También surgen dudas sobre sus posibles efectos secundarios: ¿es bueno comer ajo crudo todos los días?, ¿qué pasa si como mucho ajo?, ¿tiene contraindicaciones? Es importante conocer las propiedades del ajo, pues es uno de los ingredientes principales en las artes culinarias.

Algunas consideraciones importantes:

  • El ajo contiene compuestos sulfurados que pueden generar mal aliento y un olor fuerte en la piel y el sudor. Es bien conocida la principal desventaja de comer ajo crudo, el mal aliento. Para prevenirlo se pueden masticar hojas de menta fresca, hierbabuena o incluso perejil. Comer manzana después de consumir ajo crudo también ayuda de forma considerable a reducir el mal olor. Otra alternativa consiste en enjuagar nuestra boca con medio vaso de agua con una cucharadita de bicarbonato. Si no tenemos mucho tiempo podemos masticar chicle para refrescar el aliento, lo que disimulará el olor y estimulará el flujo salival, ayudando a eliminar las partículas de ajo de nuestra boca.
  • Por otro lado, si tienes el estómago sensible o sufres de acidez, lo ideal es empezar con medio diente de ajo o combinarlo con una cucharada de aceite de oliva para proteger la mucosa digestiva.
  • Otras personas a las que desagrada el olor a ajo optan por consumir ajo negro.

Para evitar el típico mal aliento o posibles ardores se aconseja retirar el germen del ajo que es el lugar donde se concentra su olor característico y que suele resultar indigesto. Para combatir el mal aliento, aunque no existe un remedio infalible, se recomienda masticar durante un rato hojas de perejil o de menta. Se podría decir que el único enemigo que juega en contra de la ingesta de este alimento en ayunas, y la razón por la que muchos se resisten es fácil: el mal aliento. Para evitar esto, la revista especializada Journal of Food Science recomienda masticar hojas de menta, lechuga o manzana después de consumir ajo crudo.

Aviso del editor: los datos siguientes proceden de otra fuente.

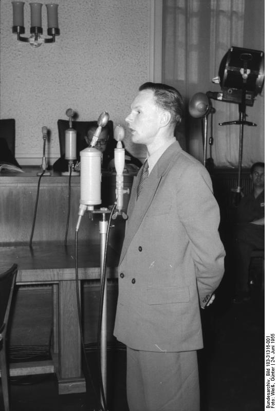 Zentralbild/Weiß 24.6.1955 Prozeß gegen Agenten vor dem Obersten Gericht Am 24.6.1955 begann vor dem Obersten Gericht der Deutschen Demokratischen Republik in Berlin ein Prozeß gegen fünf Angeklagte, die vom RIAS zur Agententätigkeit für Spionageorganisationen angeworben wurden. UBz:Der Angeklagte Joachim Wiebach. Er war Dekorateur bei der DEWAG.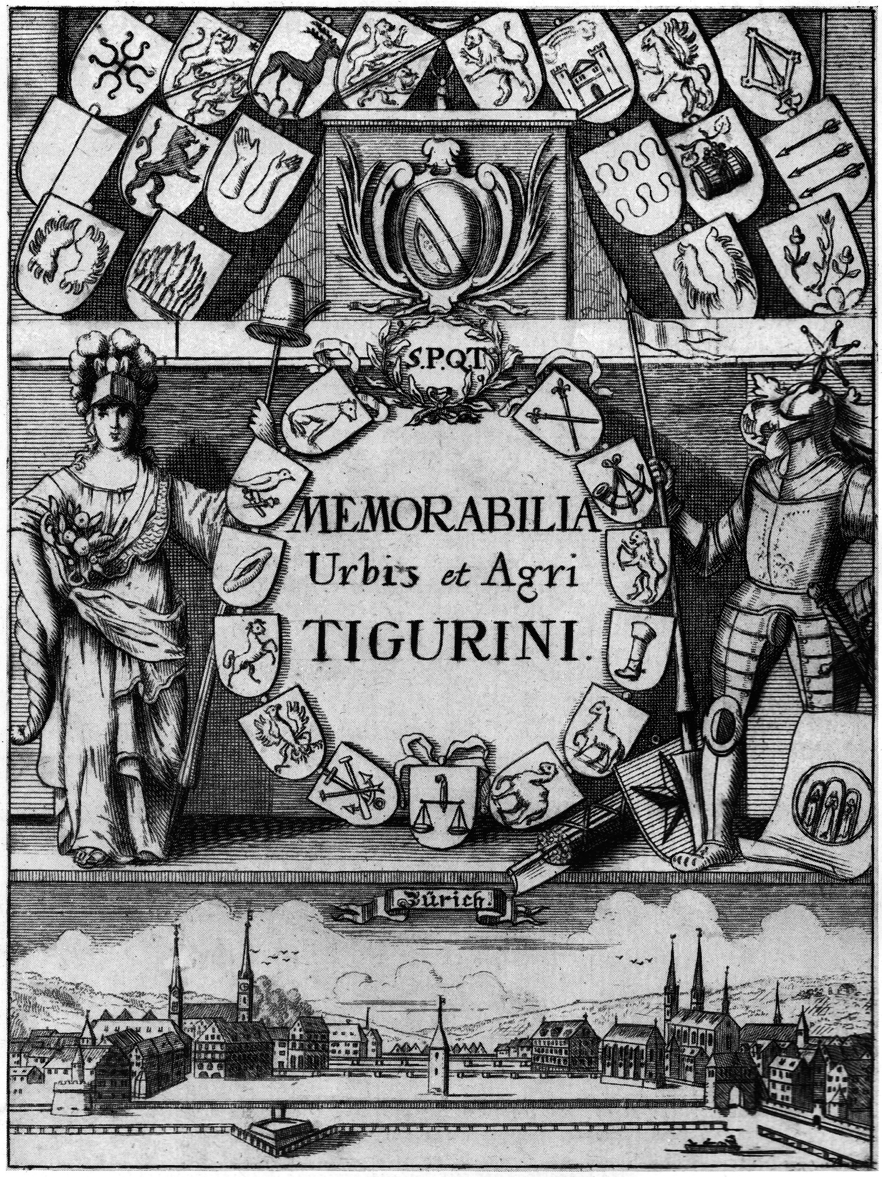 Titelkupfer der 1742 erſchinenen dritten, erweiterten Auflage von Hans Heinrich Bluntſchlis Memorabilibus Tigurinis.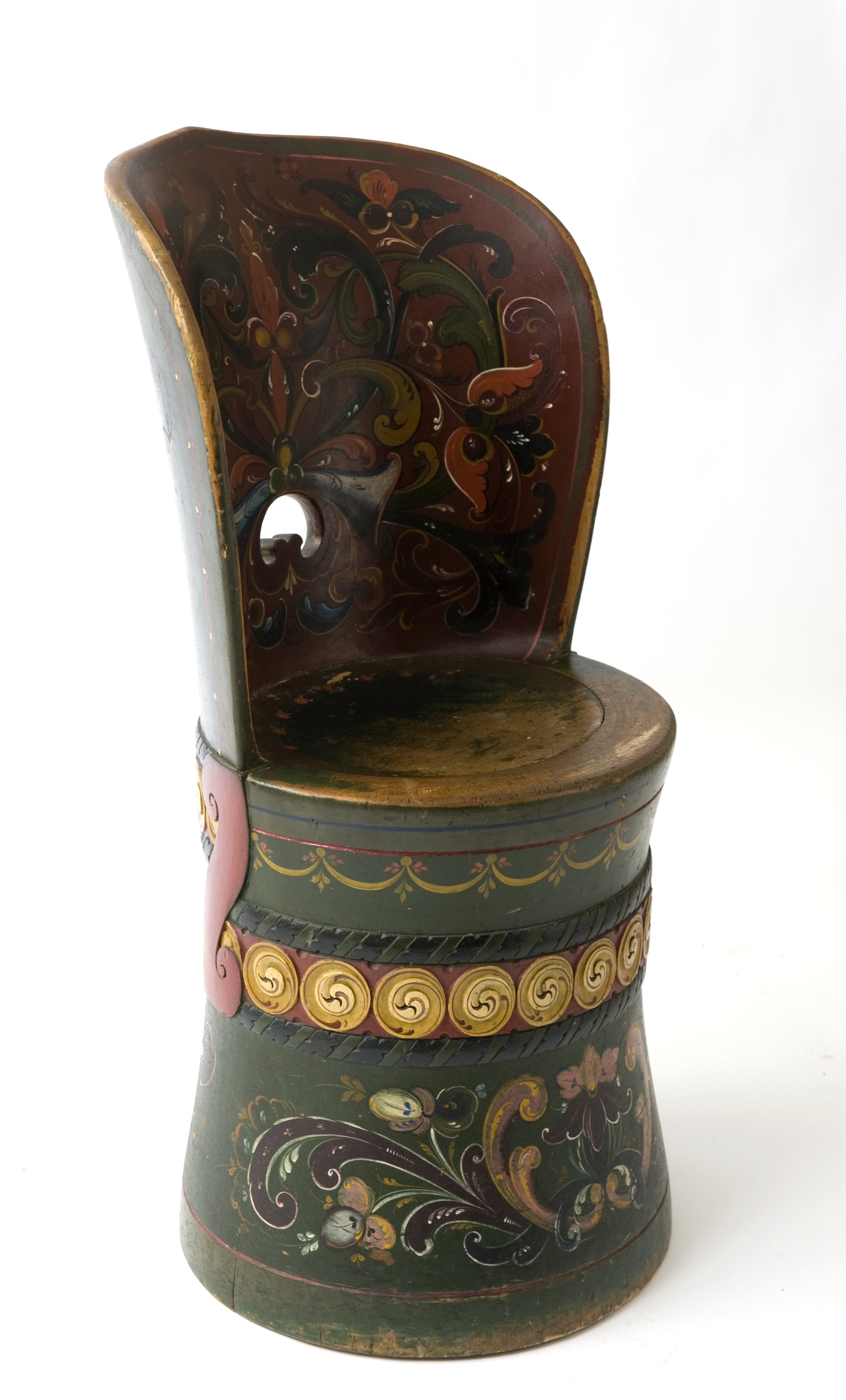 Kubbestol skåret og malt i 1920 av Olav Fyrlileiv (1875-1975), Heddal i Telemark.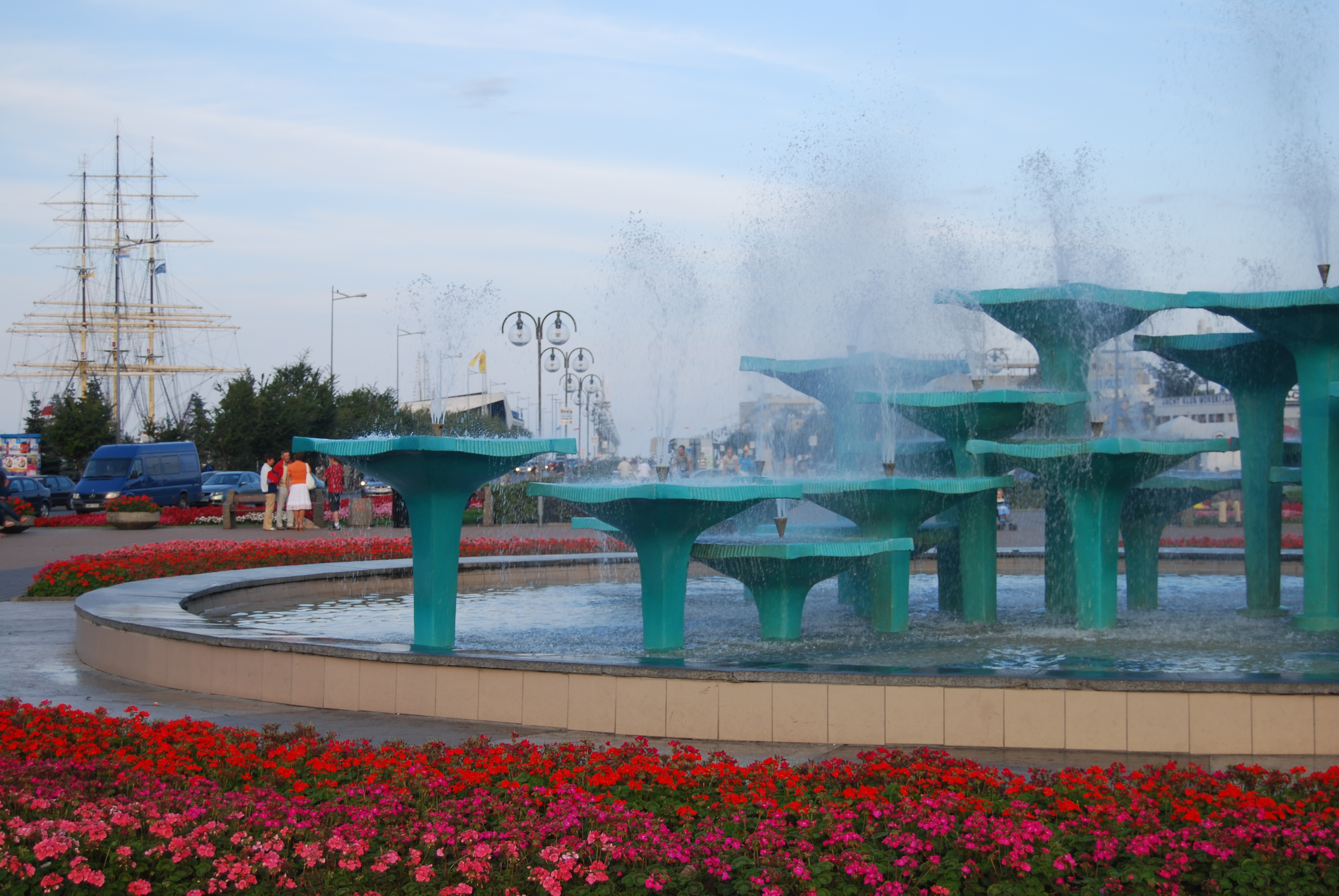 Gdynia fountain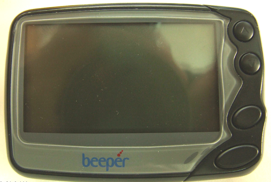 תצלום ביפר מדגם HORIZON של חברת ביפר בישראל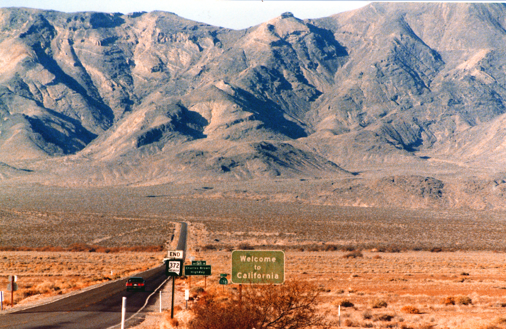 State Line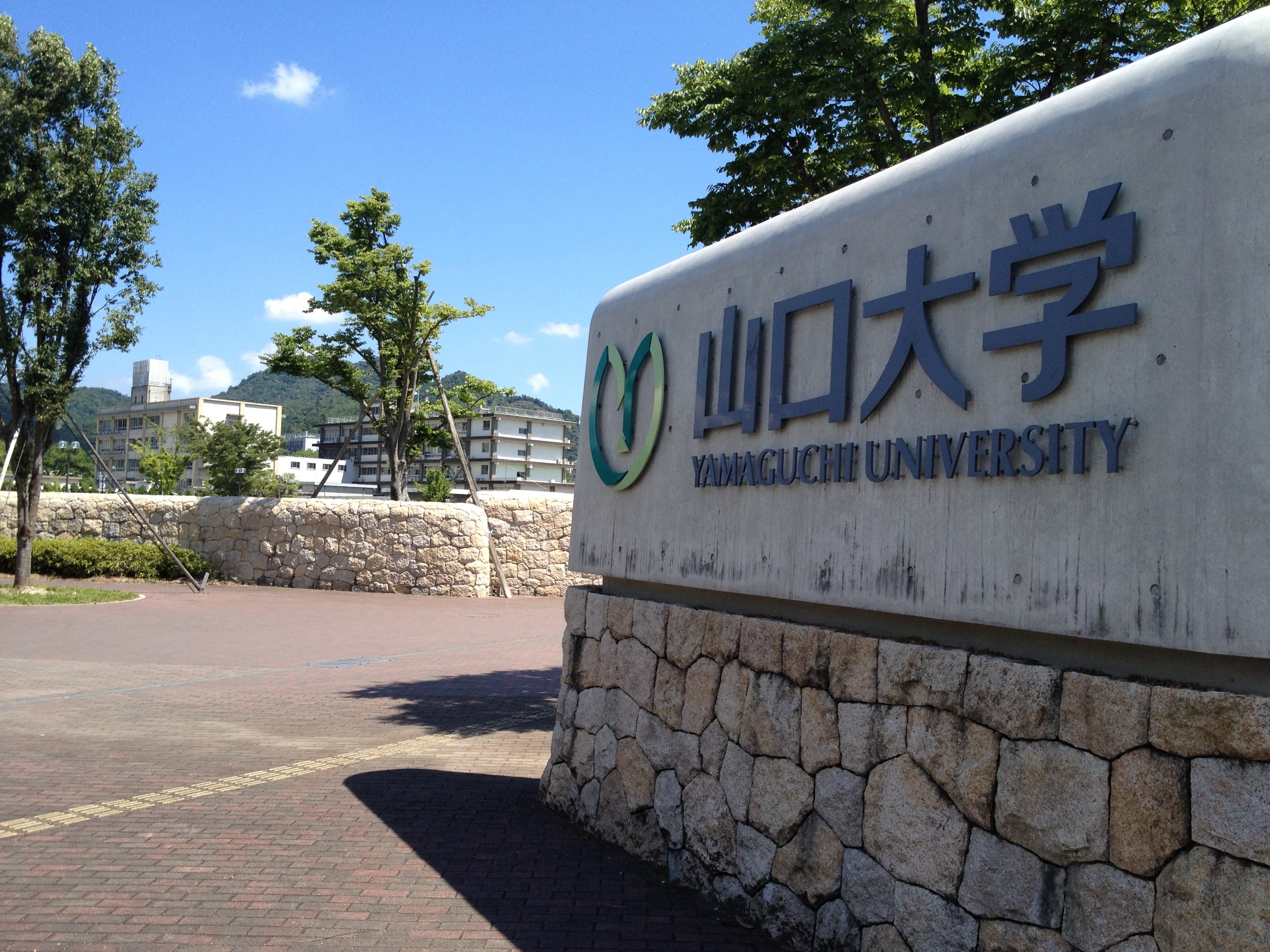 山口大学吉田キャンパス正門(2013)

En primer lugar, hay que evitar meter el ajo en la nevera. De acuerdo con Ward, el ajo no lleva bien la humedad, ya que acelera su germinación. Para aumentar su tiempo de conservación, debe guardarse entero (en dientes o cabezas) en un lugar oscuro y seco.

Valor Nutritivo del Ajo

Componente Cantidad por 100g
Calorías 114 kcal
Hidratos de carbono 24.3%
Fibra 1.2%
Proteínas 5.3%
Grasas 0.23%
Cinc 1.1 mg
Fósforo 134 mg
Calcio 17.8 mg
Hierro 1.2 mg
Vitamina C 14 mg
Vitamina B1 0.16 mg
Vitamina B2 0.02 mg

A pesar de ser casi imprescindible como condimento y aromatizante de numerosos platos de nuestra cocina mediterránea, el ajo no se caracteriza por un gran valor nutricional. Además, si tenemos en cuenta que se emplea en pequeñas cantidades, es lógico suponer que su aporte nutritivo no es demasiado significativo. Sin embargo, esto no le resta un ápice de su importancia como ingrediente básico de nuestra cocina. Su contenido calórico es de 114 kcal por cada 100 g. Sus componentes mayoritarios son el agua, los hidratos de carbono (24,3%) y la fibra (1,2%). En menor proporción, contiene proteínas (5,3%), grasas (0,23%) y minerales como cinc (1,1 mg/100 g), fósforo (134 mg), calcio (17,8 mg) y hierro (1,2 mg), y algunas vitaminas, entre las que destaca la vitamina C (14 mg) y en menor cantidad B1 (0,16 mg) y B2 (0,02 mg) e indicios de vitamina A.